Link: http://www.ncbi.nlm.nih.gov/pubmed/22945891

I'm a first things first sort of a person. A tremendous amount of work remains on any path that leads to the creation of rejuvenation biotechnology capable of reversing aging - especially if we want to it arrive before we die of old age - so expending a lot of effort on thinking about what happens afterwards doesn't strike me as helpful. That said, it can't hurt to glance ahead here and there in order to anticipate the next array of possible challenges and endeavors.

So this is one of those short glances, focused on the narrow issue of swimming upstream against the culture of our time - which is a great deal more work and a great deal slower than going with the flow.

As I'm sure you've all noticed, the currents of opinion and conversation that underpin our society are largely opposed to initiatives aimed at abolishing aging through medical science so as to live far longer healthy lives. To a certain extent this is because human societies are reflexively conservative, even in times of great change, and everything new is resisted, ridiculed, or ignored in the hope that it will go away, even if beneficial. The ape inside all of us lusts for stability and stasis. Another factor is that many people seem genuinely uninterested in ensuring more healthy time spent alive at some point decades from now - the psychology of time preference at work, deeply discounting the value of anything likely to happen a long time from now. Further, the greater the level of regulation and government intervention in a field, the slower it goes and the more that all change is opposed - just look at medicine in the US, for example, where the primary regulatory body does pretty much all it can to sabotage any form of progress in medicine.

One day, the change that was hard-won will be the new normal and completely accepted. That will be the case for longevity science and the defeat of aging as well, and people of the future will wonder how we could have been such barbarians, resisting the obvious benefits of not suffering, decaying, and dying. Until that time, supporting rationality and faster development in engineered human longevity will continue to be harder than it should be.

This additional cost in time and resources imposed by the nature of our present culture is an existential threat. It threatens to kill us by ensuring that the development of effective ways to reverse aging in the old arrive too late. Given that progress in this field of science and technology is a matter of persuading funding sources and raising money to accomplish known goals, it could be argued that this is a fight to change the prevailing culture rather than a matter of research. If we want to live, it's a fight we have to win - or at least convince a few tens of millions to become supporters of longevity science in the same way that most people are supporters of cancer research.

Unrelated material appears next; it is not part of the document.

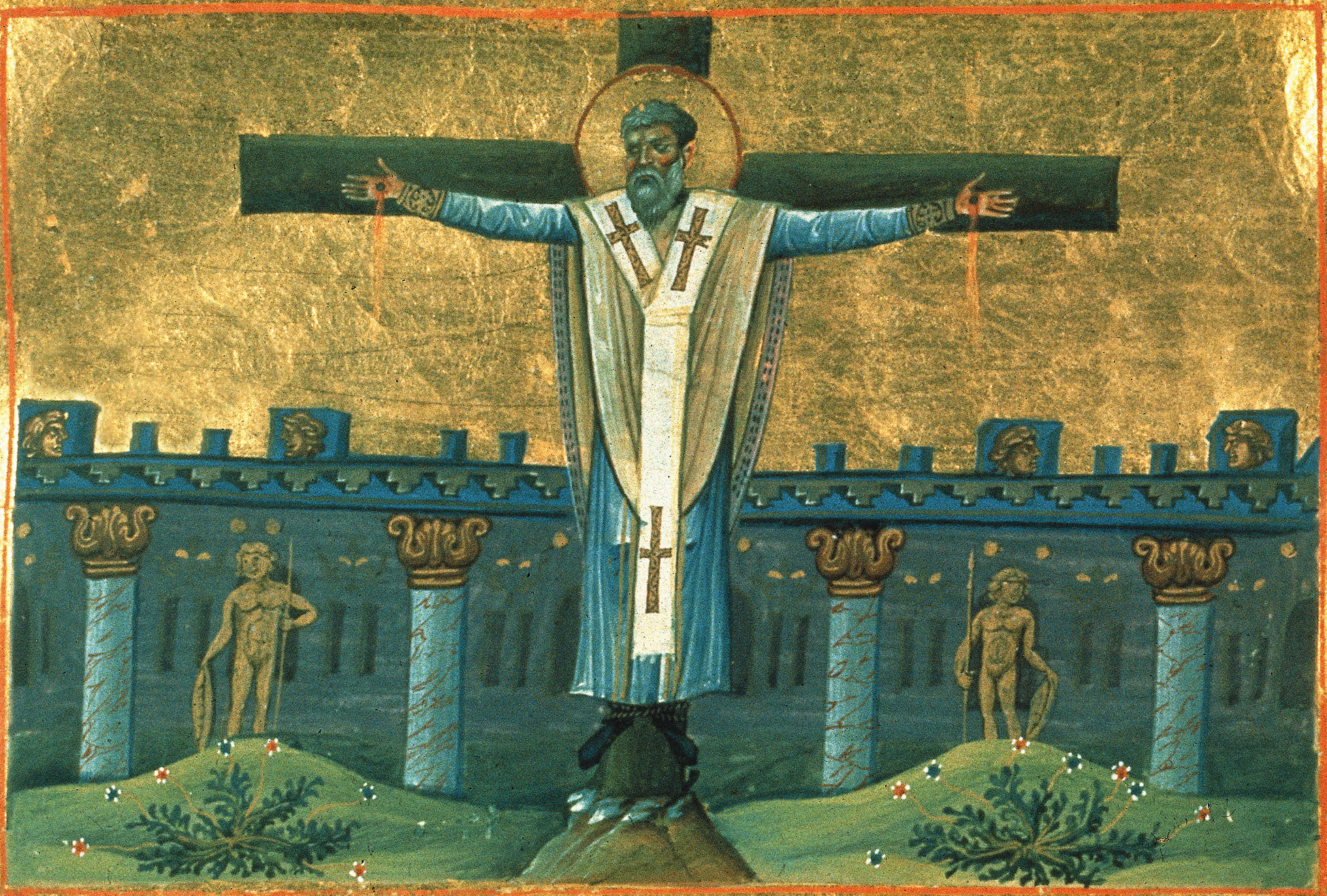 Менологий Василия II. Мученичество св. Симеона

But let us look to the future, at what I see as a loosely analogous cultural battle that will start to arrive at around the same time as the means to reverse aging - one that will also present an existential threat to personal survival.

Consider that at some point in the next few decades it will become possible to simulate and then emulate a human brain. That will enable related technological achievements as reverse engineering of memory, a wide range of brain-machine interfaces, and strong artificial intelligence. It will be possible to copy and alter an individual's mind: we are at root just data and operations on that data. It will be possible for a mind to run on computing hardware rather than in our present biology, for minds to be copied from a biological brain, and for arbitrary alterations of memory to be made near-immediately. This opens up all of the possibilities that have occupied science fiction writers for the past couple of decades: forking individuals, merging in memories from other forks, making backups, extending a human mind through commodity processing modules that provide skills or personality shards, and so on and so forth.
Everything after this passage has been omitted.